Q: How involved will you be in the community with the NBA D-League Frisco team?

Lieberman: “We already are. I started in November, and we have watch parties in connection with the Dallas Mavericks almost every week, and we’re getting ready to start some house parties where we’ll go to fans’ homes and talk about the NBA D-League. We want our community to be integrated with us, we want our players to be integrated with the community, and we want fans to know about the league’s success and high points: who we are, what we are, and what our mission is for coaches, players, administrators, and officials. This is really a neat thing. I’ve been in minor leagues before–I didn’t play two games in the United States Basketball League (USBL), I played two years. I know what it’s like to grind it out to try to reach your dream, but there are Chris Andersens and Devin Browns–talent that just needs to find its niche.”

Q: What are your thoughts on the NBA D-League season so far? Who do you have your eye on?

Lieberman: “I know a lot of the guys. I’ve got my eye on Springfield, because of Dee Brown, he’s a friend of mine, and to see what Jay Humphries (Reno Bighorns) is going to do. I want to try to get down to Austin to see Quinn Snyder’s team.

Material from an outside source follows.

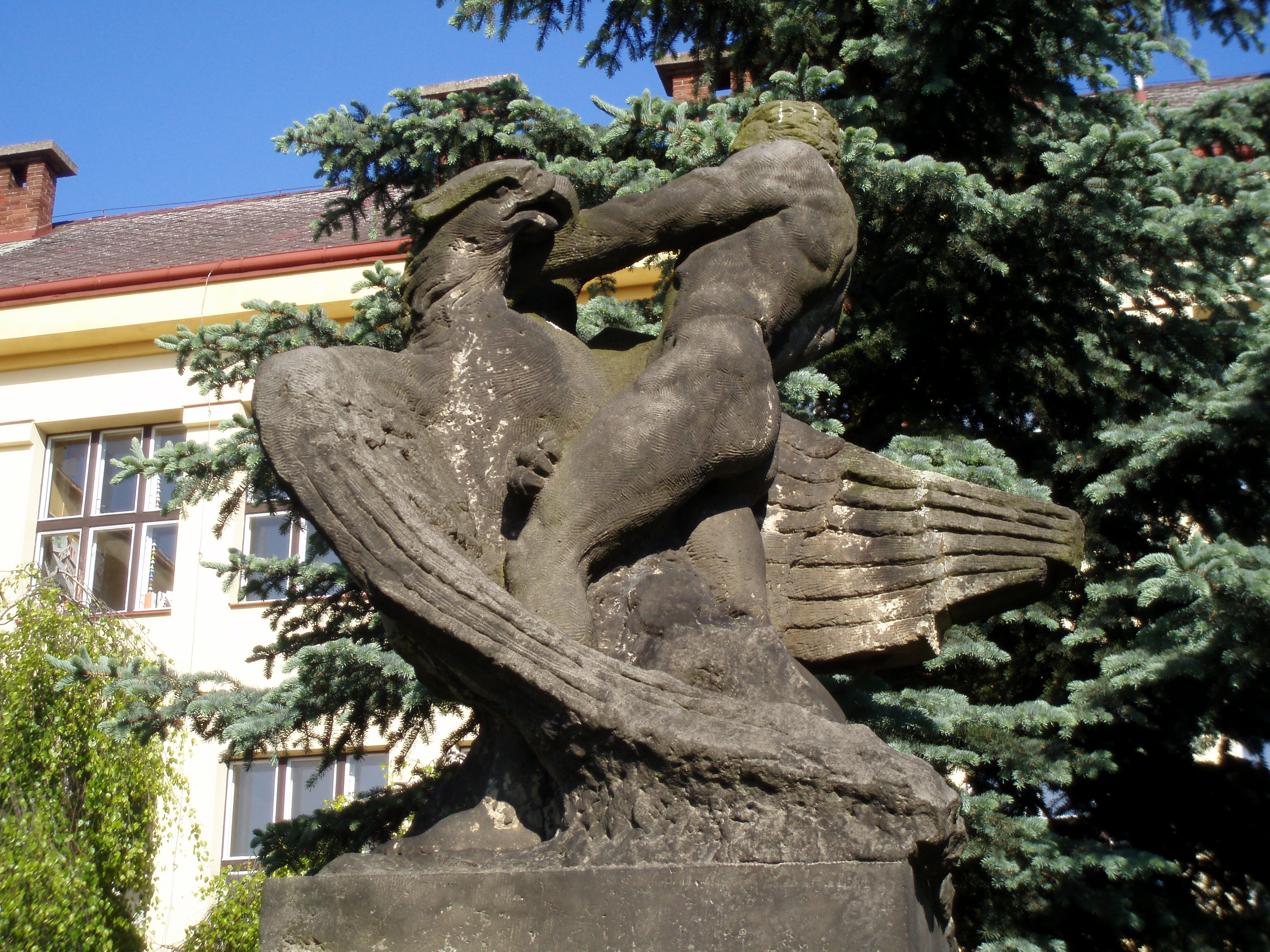 Pomník padlým v 1. světové válce v Plotištích nad Labem

We’re actually game planning right now to find out what teams I can get in to see. When I get to the NBA D-League Showcase in January, that’s going to be a pretty unbelievable three or four days for me to see all the teams play and be around all the players. I’ll get a great handle on who’s playing well in the league now … it’s as genuine basketball as you can get.”

Q: What are you doing in the coming months to prepare yourself and the Frisco team for next season?

Lieberman: “We’re already scouting the teams. It’s easy to say this is going to be our style, but we don’t have any players yet. I think the most important thing for me is to understand the philosophy of the league. I’m talking to a lot of coaches. I’m on the phone almost every day with NBA guys, with NBA D-League or former NBA D-League coaches–Bryan Gates (current Sacramento Kings assistant coach, former Idaho Stampede head coach) has been a tremendous resource for me and I’ll continue to glean as much information as I can. I feel like you can’t get enough information, and once I have it all, I’ll definitely know our game plan. Right now it’s a little premature to say what we’re going to do because we need to see our personnel. I talk to Donnie Nelson, the Mavericks GM, all the time. I call him a basketball deity. We have a lot of resources available to each other. It’s been fun to have Del Harris pop into my kitchen and talk strategy and where our rotations will be. I love that, the chess and strategy part of the game.”

Q: How will you be involved in NBA All-Star 2010 in Dallas, which is just down the road from Frisco?

Lieberman: “I’m looking forward to some of the events the NBA will plug me in to. For the NBA D-League, already last week Donnie, Rolando Blackman, and myself went with Bob Lanier to Arlington for NBA Cares to plant trees. We’re trying to unify these communities all around Dallas and talk to kids and administrators. The NBA and NBA D-League really do care–the league really does infiltrate communities and impact childrens’ lives. We’ll be doing this all through Dallas leading up to a historic All-Star Game.”